LAUSD Teachers Have Set A Date To Go On Strike

Members and supporters of United Teachers Los Angeles, the union representing L.A. Unified School District teachers, wave signs during a demonstration along Firestone Boulevard in South Gate on Weds., Oct. 24, 2018. (Photo by Kyle Stokes/LAIST)

UPDATED, Dec. 19, 12 p.m. — For more than a year, parents of the 480,000 students in the Los Angeles Unified School District have anxiously watched a low-simmering contract dispute with the district's teachers union, wondering when the feud might boil over.

On Wednesday, parents got their answer.

Teachers union leaders announced they will call a strike on Jan. 10 if they haven't reached a contract agreement with LAUSD by then. It would be the first work stoppage called by United Teachers Los Angeles since the union's nine-day strike in 1989.

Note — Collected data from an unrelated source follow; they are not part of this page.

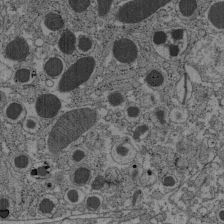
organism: C57BL Mouse
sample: Pancreatic islet
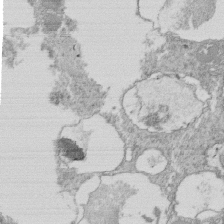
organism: Tetrahymena
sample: Cilia in tetrahymena
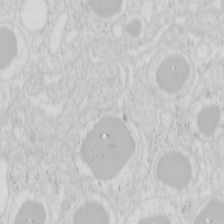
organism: Mouse
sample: Pancreas
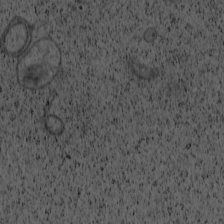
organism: African green monkey
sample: COS-7 cells
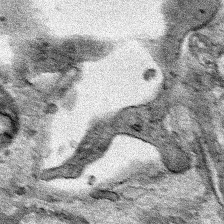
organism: Human
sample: Mitochondria in HCT116 cells
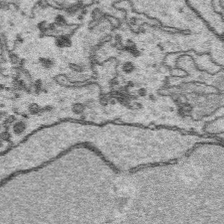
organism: Platynereis dumerilii
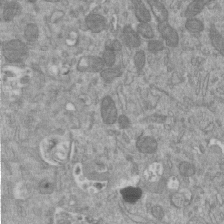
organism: Mouse
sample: ED-1 cell nuclei; centrioles
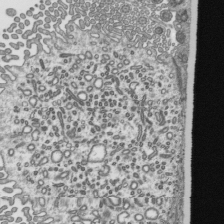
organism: Mouse
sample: Mouse epididymis efferent ductule cilia
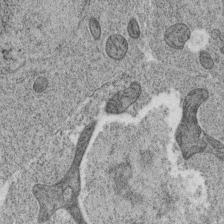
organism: C. elegans
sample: C. elegans oocyte; sperm cells
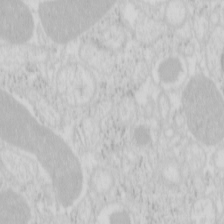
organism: Mouse
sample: Pancreas
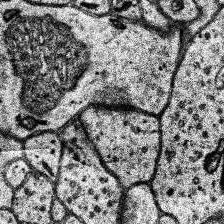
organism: Human
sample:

At a press conference, UTLA president Alex Caputo-Pearl said union negotiators would not return to the bargaining table until the district takes "a different approach to having discussions."

"We're not going to go through another 20 months of unfair bargaining practices on the part of the district," Caputo-Pearl said. "We have several core issues they've literally never responded to — around early education, regulation of charter [schools], limiting standardized tests."

"The district knows where we are," Caputo-Pearl added. "We're right down the street from each other."

The announcement comes one day after a neutral third party — known as a fact-finder — unveiled recommendations for settling the dispute.

But neither UTLA nor LAUSD is bound to accept the fact-finder's suggestions. With the release of the fact-finder's report, there's nothing to legally stop UTLA from striking.


READ MORE: A comprehensive guide to the UTLA-LAUSD dispute, including a breakdown of the issues at stake.


On Tuesday, the fact-finder validated some of the arguments that both sides had been making at the bargaining table.

He urged to UTLA settle at the district's salary offer and concluded that both the union and LAUSD had valid points about regulating class sizes. The fact-finder pushed the two sides to return to the table to resolve the outstanding class size points and punt on almost all other outstanding items as too complicated, too ambitious or too costly.

LAUSD superintendent Austin Beutner may have inflamed tensions further with his comments about the fact-finding report. Materials displayed next to Beutner at a press conference Tuesday claimed UTLA had "agreed" to the district's salary offer — a 6 percent raise.

"The report says LAUSD's offer of 6 percent is appropriate," he said, "and UTLA has agreed that it's appropriate."

Afterward, UTLA leaders accused Beutner of stretching the facts. The union has not agreed to a 6 percent raise as a matter of contract negotiations; the union's appointee to the fact-finding panel had merely concurred with the fact-finder's recommendation of accepting the district's salary offer.

"Implying that an agreement has been reached," Caputo-Pearl said in a statement, "tells us he is more interested in perpetuating falsehoods than finding a real path to an agreement."

Teachers have been working without a contract for more than a year, and negotiations have been ongoing since as early as January 2017. In July of this year, teachers declared an impasse and walked away from unmediated contract talks. Mediation followed in the fall, but proved unsuccesful.


UPDATED, Dec. 19, 12 p.m.: This story was updated to include new comments from Caputo-Pearl.